** Records shown follows **

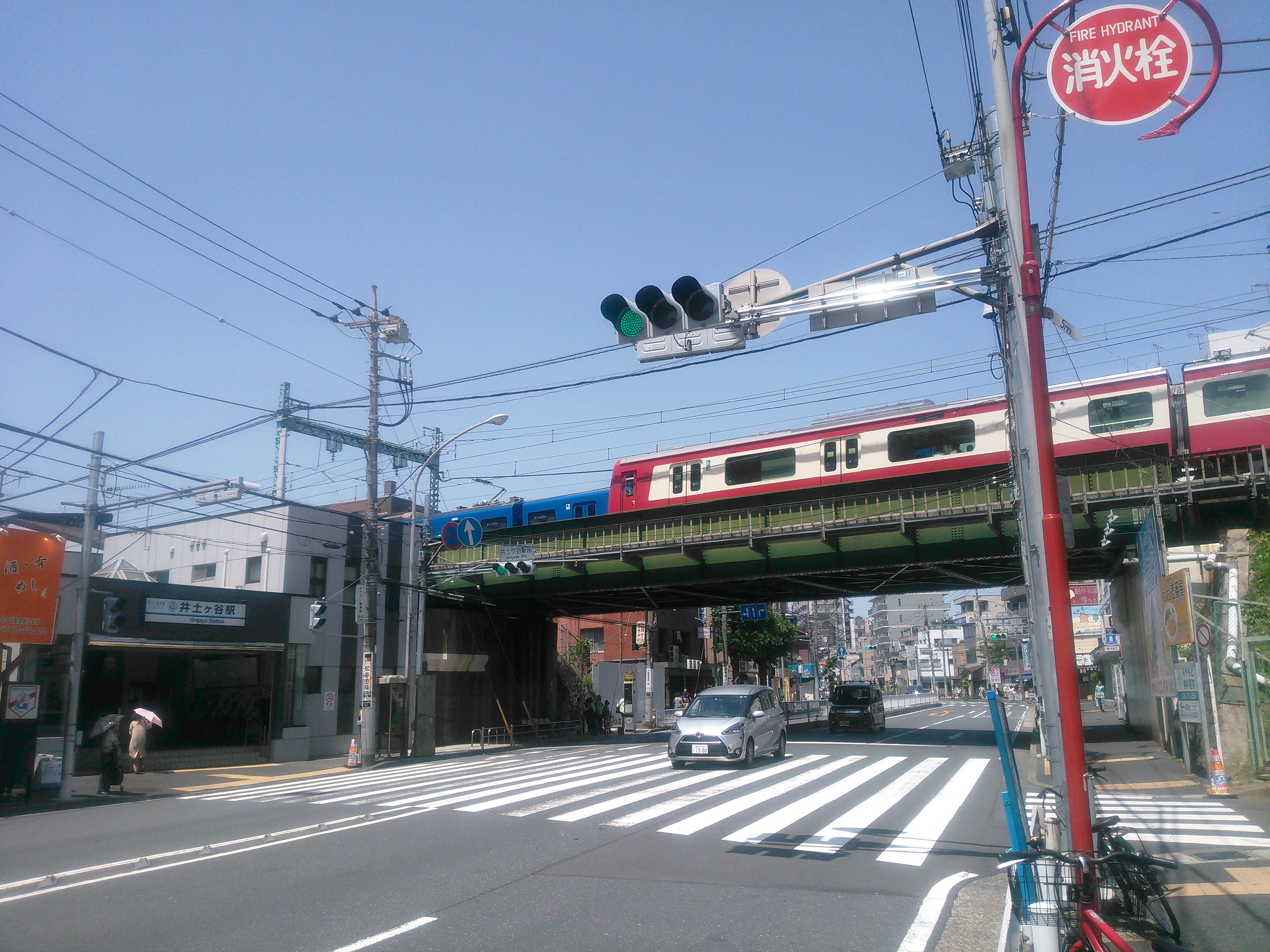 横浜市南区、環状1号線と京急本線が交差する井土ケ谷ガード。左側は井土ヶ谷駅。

** End of Records shown **
** Records shown follows **

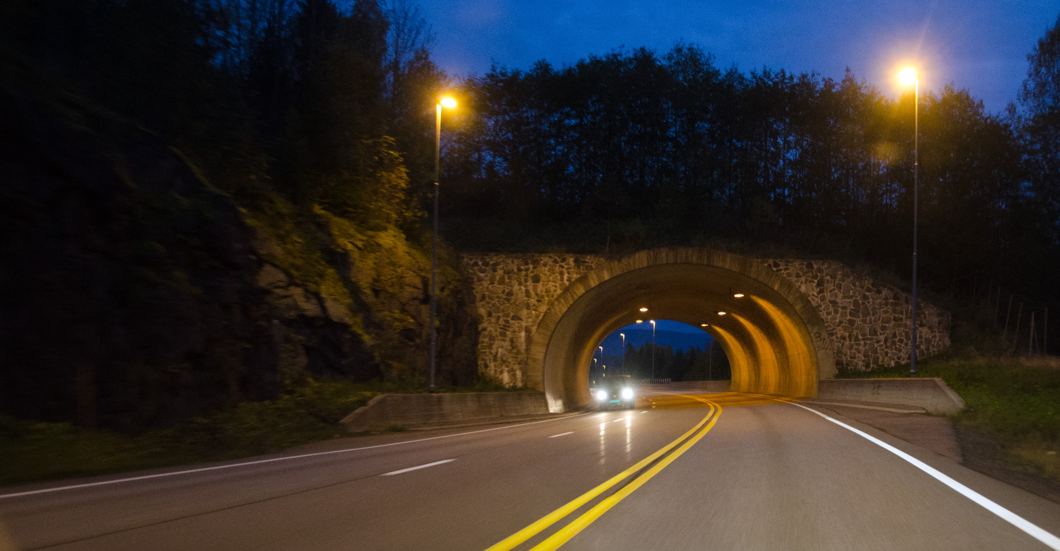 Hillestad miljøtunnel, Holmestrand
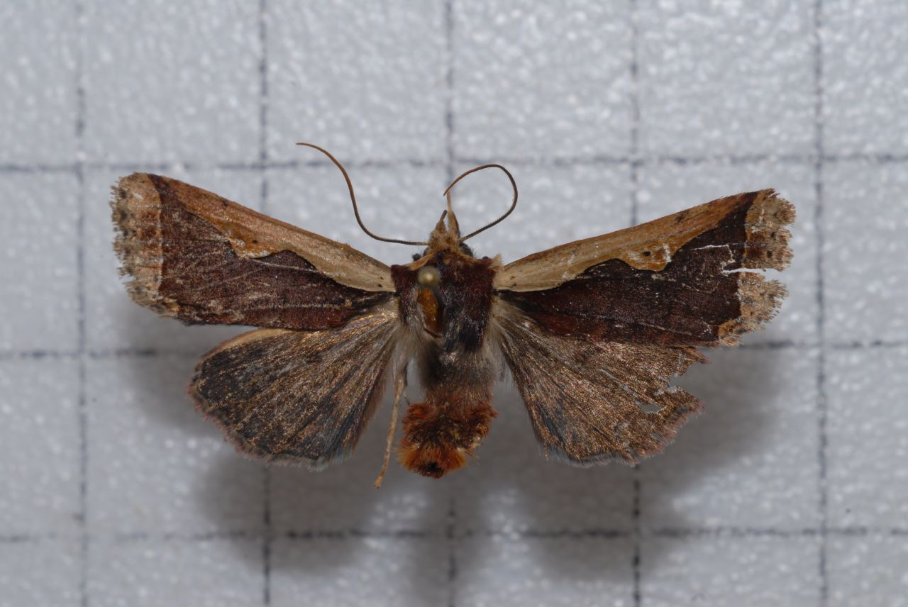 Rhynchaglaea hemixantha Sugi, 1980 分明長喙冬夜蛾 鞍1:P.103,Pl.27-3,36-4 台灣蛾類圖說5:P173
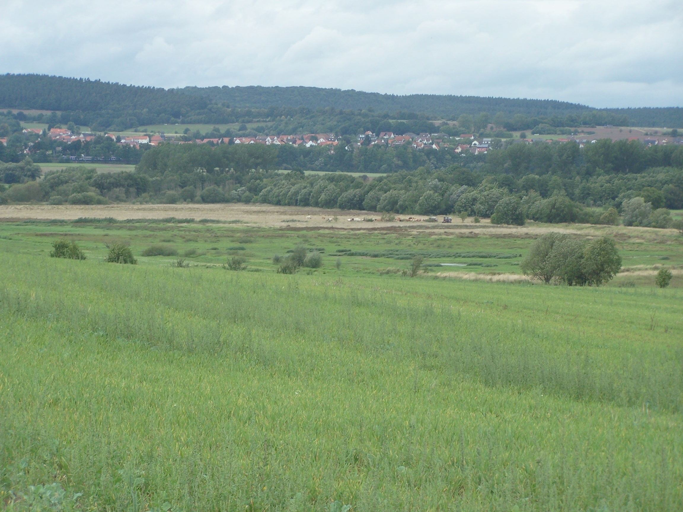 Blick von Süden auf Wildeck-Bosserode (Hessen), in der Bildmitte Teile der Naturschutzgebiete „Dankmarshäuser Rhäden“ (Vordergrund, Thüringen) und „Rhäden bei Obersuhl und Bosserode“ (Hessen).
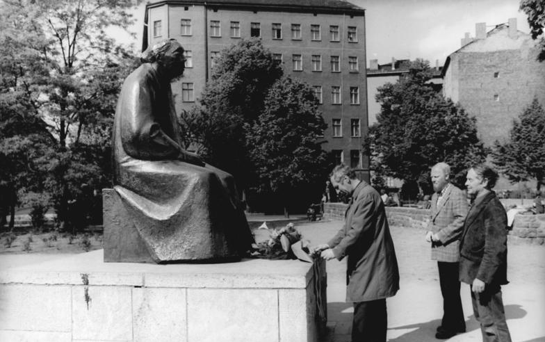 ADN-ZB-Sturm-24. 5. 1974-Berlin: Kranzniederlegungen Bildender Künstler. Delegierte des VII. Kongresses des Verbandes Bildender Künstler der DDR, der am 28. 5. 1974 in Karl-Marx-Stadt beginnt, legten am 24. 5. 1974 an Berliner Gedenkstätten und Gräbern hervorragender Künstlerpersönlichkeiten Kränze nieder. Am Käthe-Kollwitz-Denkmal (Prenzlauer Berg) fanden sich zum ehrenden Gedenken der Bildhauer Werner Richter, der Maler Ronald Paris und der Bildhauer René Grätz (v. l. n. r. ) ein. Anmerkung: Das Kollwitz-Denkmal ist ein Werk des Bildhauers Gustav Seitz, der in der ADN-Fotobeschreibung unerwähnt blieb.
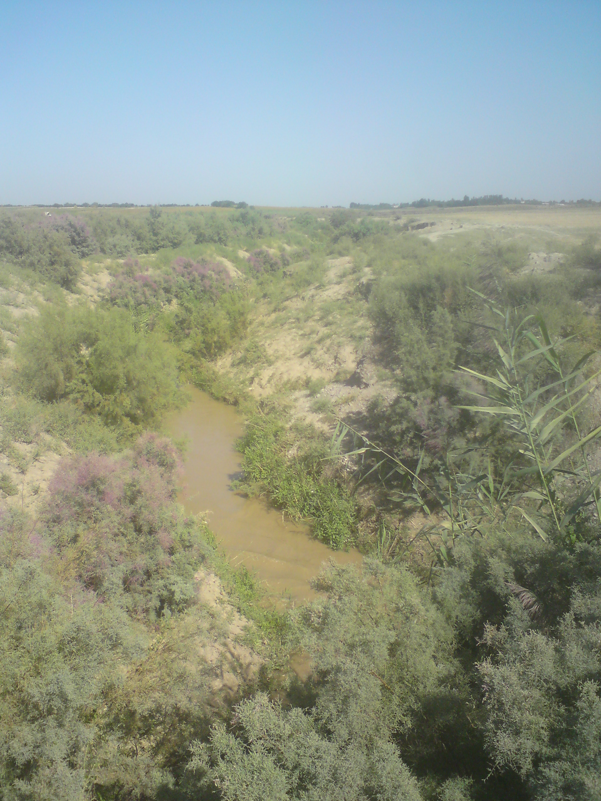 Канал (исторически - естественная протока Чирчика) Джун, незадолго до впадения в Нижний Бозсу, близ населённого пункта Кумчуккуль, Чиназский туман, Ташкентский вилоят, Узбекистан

** End of Records shown **

What you are asked to do -> Starting at the line with "Rhynchaglaea hemixantha Sugi, 1980" in the entries above, write out every line exactly until the line with "Blick von Süden" has been written. Include no pictures and nothing more.

Solution to this problem ->
 Rhynchaglaea hemixantha Sugi, 1980 分明長喙冬夜蛾 鞍1:P.103,Pl.27-3,36-4 台灣蛾類圖說5:P173
 Blick von Süden auf Wildeck-Bosserode (Hessen), in der Bildmitte Teile der Naturschutzgebiete „Dankmarshäuser Rhäden“ (Vordergrund, Thüringen) und „Rhäden bei Obersuhl und Bosserode“ (Hessen).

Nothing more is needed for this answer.